Мозг стоимостью в миллиард долларов, стр. 18

— Ко времени появления самолета он порядком вымотается.

— И что, по-твоему, я должен делать? — то ли сказал, то ли спросил Харви. Я состроил гримасу. — Не дави на меня, парень, — запротестовал он. — Ты — моя удача месяца. И ты мне нужен, чтобы разобраться в действительности.

— Спасибо, — раскланялся я. — Но не стоит уходить от ответа, доказывая тем самым, насколько я прав.

— Черт возьми. Да у этого типа столько наличности, что он вполне может снять себе номер в гостинице и передохнуть.

— Когда он будет звонить сюда?

— Тебе уши заложило? Не будет он сюда звонить. Когда завтра русские выкопают его из снега, он скажет, что понятия не имеет о наших операциях в Хельсинки, и я делаю все возможное, чтобы он сказал чистую правду. Он встретит нас в половине десятого вечера на окраине города.

— А что, если он к тому времени будет без задних ног? А что, если он просто вывалится из самолета?

— Ну, милый, плакать я по этому поводу не буду; это окажется великолепным исходом. — Он ввинтил последний патрон в кронштейн и окинул взглядом свою работу. — Помоги вытащить его в холл. А потом сядем и до девяти будем смотреть телевизор.

— Меня устраивает, — согласился я. — И я смогу искренне порадоваться за другого.

Глава 10

Приходит довольно странное ощущение, когда от морских глубин тебя отделяет только корка льда; еще более странные чувства охватывают, когда пересекаешь Балтику на «фольксвагене». Даже Сигне слегка нервничала, поскольку вела машину с четырьмя пассажирами и опасалась, выдержит ли лед. Хотя, когда мы съехали с берега, Сигне и Харви, изучив трещины на льду, сообщили, что он достаточно прочный.

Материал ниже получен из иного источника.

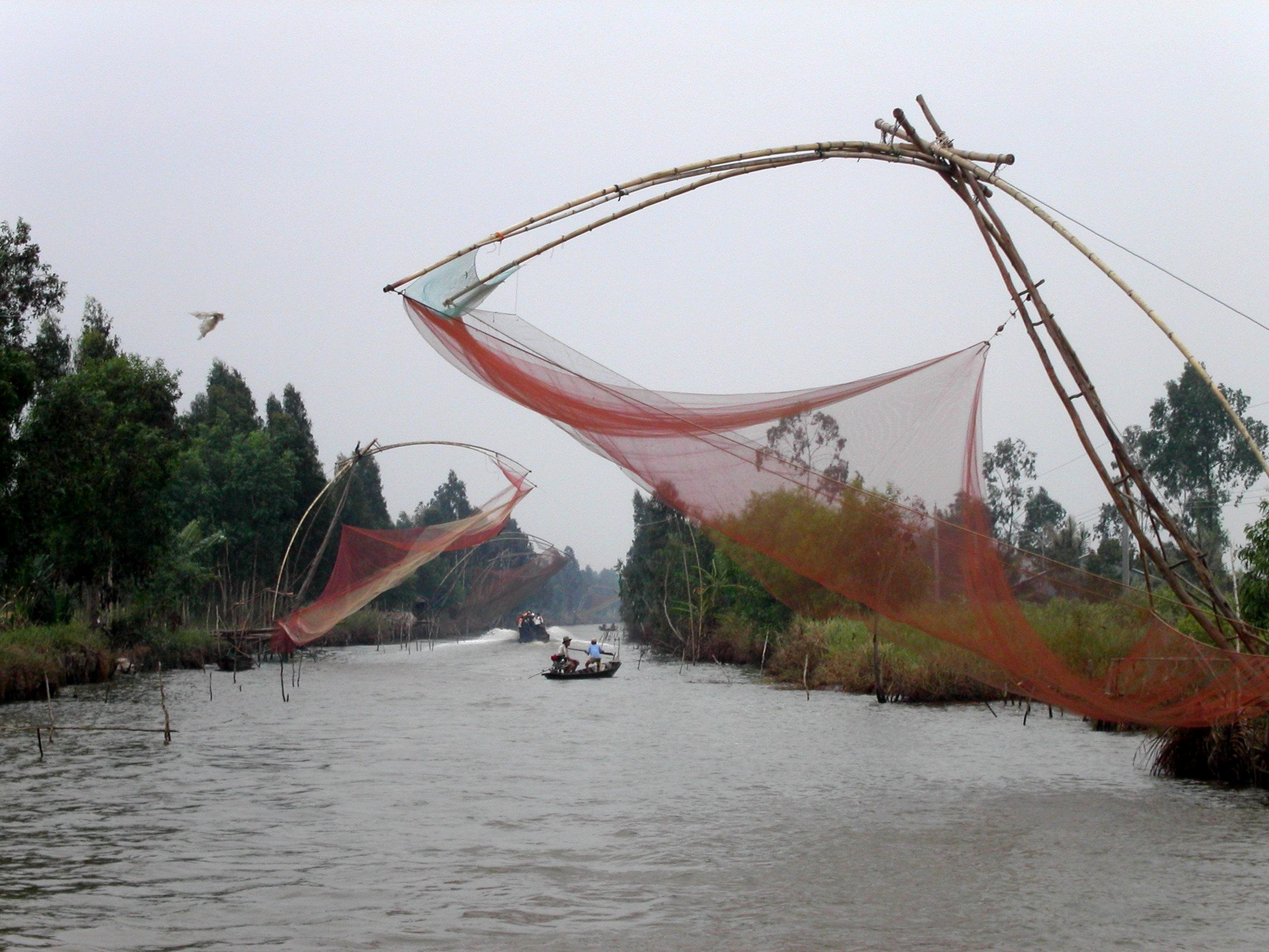 Fishing in Cà Mau, Vietnam.

Четвертым среди нас был Ральф Пайк в головном уборе коричневой кожи и длинном черном пальто. Он обронил всего лишь несколько слов с того момента, как мы подобрали его на продуваемом всеми ветрами углу улицы Ханко на окраине Хельсинки. Очутившись в машине, он распустил шарф, и я увидел под пальто воротник его комбинезона.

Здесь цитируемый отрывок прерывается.